The judgment in that generation was to be the destruction of the temple and the Jerusalem religious establishment that occurred within forty years (AD 70) when the people of that generation were still around to see it happen (as in 23:36; 24:1-2, 14, 34). The reference to the rising up of the people of Nineveh and the Queen of Sheba is therefore metaphorical of the comparative blindness of the Jewish religious establishment.
12:43-45 Matthew concludes this section about the judgment on the Jerusalem religious establishment in that generation with Jesus' words about the danger of legalism. There is a terrible outcome for people who clean up their lives like the Pharisees but fail to fill their hearts with the power of the Spirit.
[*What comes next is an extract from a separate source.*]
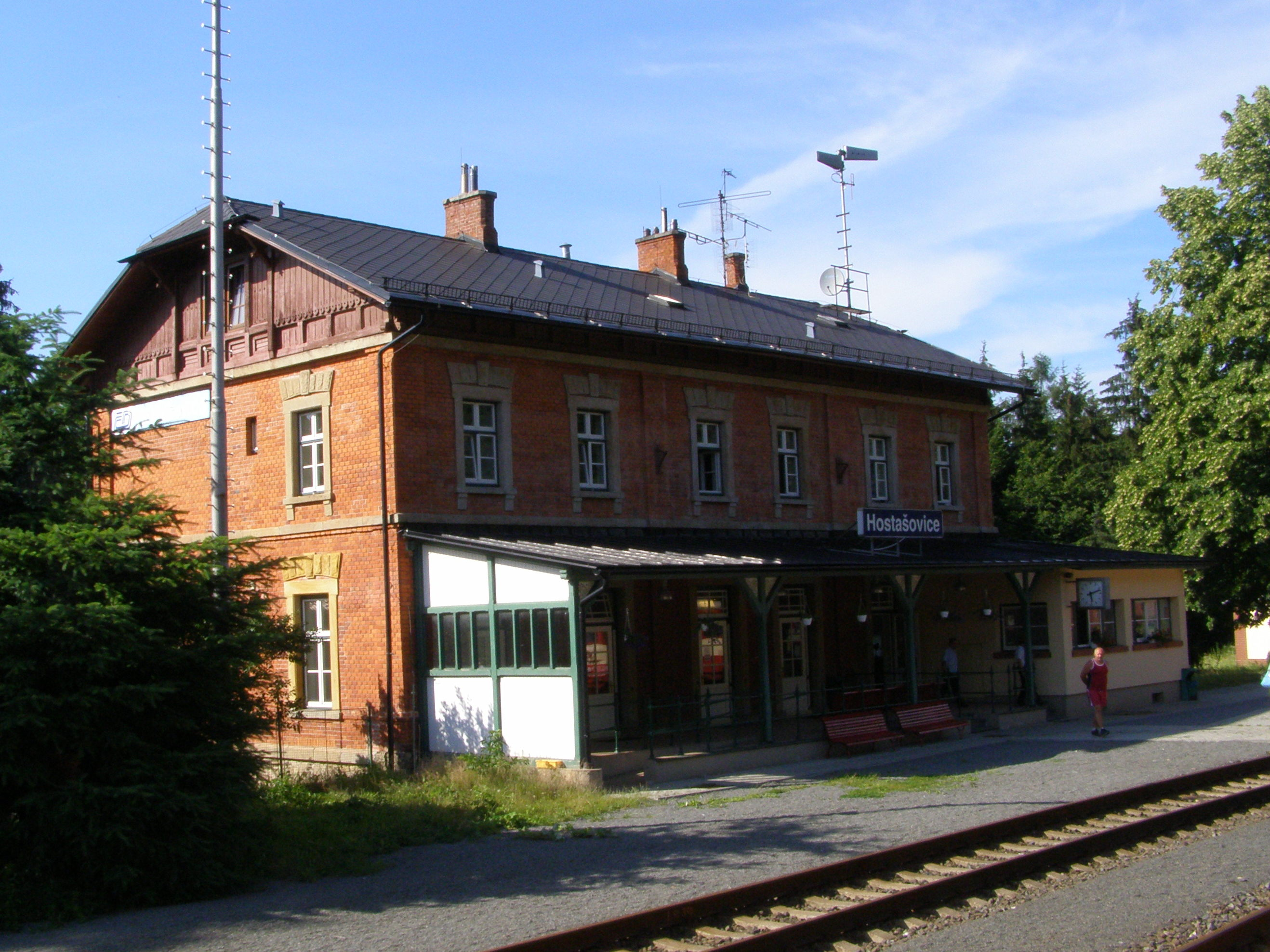 Hostašovice, železniční nádraží

The loving relationships of members of the Messianic kingdom will inevitably become closer than ordinary family ties (see 10:21). Matthew makes clear that it is Jesus' disciples who are members of this new kind of family. We are children of God the Father (5:9, 45; 6:9; 7:11), or in other words children of the kingdom (8:12). This contrasts with earthly kings and rulers who appoint their own family members to positions of power.
Similarly John's Gospel calls us children of God (John 1:12). And Paul explained how the Holy Spirit gives us this assurance of sonship (Romans 8:14; 9:26; Galatians 3:26) and the Church is a family or household (Galatians 6:10; Ephesians 2:19). In these verses the term "sons of God" obviously includes the daughters of the family, since women as well as men were baptized (Acts 5:14; 8:12; 16:15) and enrolled as disciples (6:1-2, 7; 9:1, 10, 19, 25, 26) or Christians (11:26). This is why in the book of Acts the term "brothers" (9:17, 30; 11:1, 29; 12:17; 22:13) is properly translated "brothers and sisters."
Matthew has included these words of Jesus to make a sharp contrast between Jesus' natural family and Christians as children of God, and therefore brothers and sisters in this new Messianic family.
12:46-47 Jesus' mother has been mentioned in the first two chapters (1:18-20; 2:11-14), and Matthew will refer to Mary and Jesus' brothers and sisters in the family home in Capernaum (13:55-56; as in Mark 6:3; see note on Capernaum in 4:13).
12:48-49 This is the first reference to the Messianic kingdom as a family. Matthew uses it to show how the vision of the Church as a loving family had already been given by Jesus to his disciples.
12:50 By comparing the previous verse it seems that doing the will of the Father is equivalent to being a disciple of Jesus. A disciple is someone learning with a teacher, and the children of God are those who are learning with Jesus (or after Pentecost with the Holy Spirit as teacher). Eventually the Son intends to perfect his disciples in love (see comment on 5:48) but when we begin our learning we bumble and make many mistakes. It is therefore wrong to twist these words into a form of legalism which requires a level of performance to be acceptable in the family of God.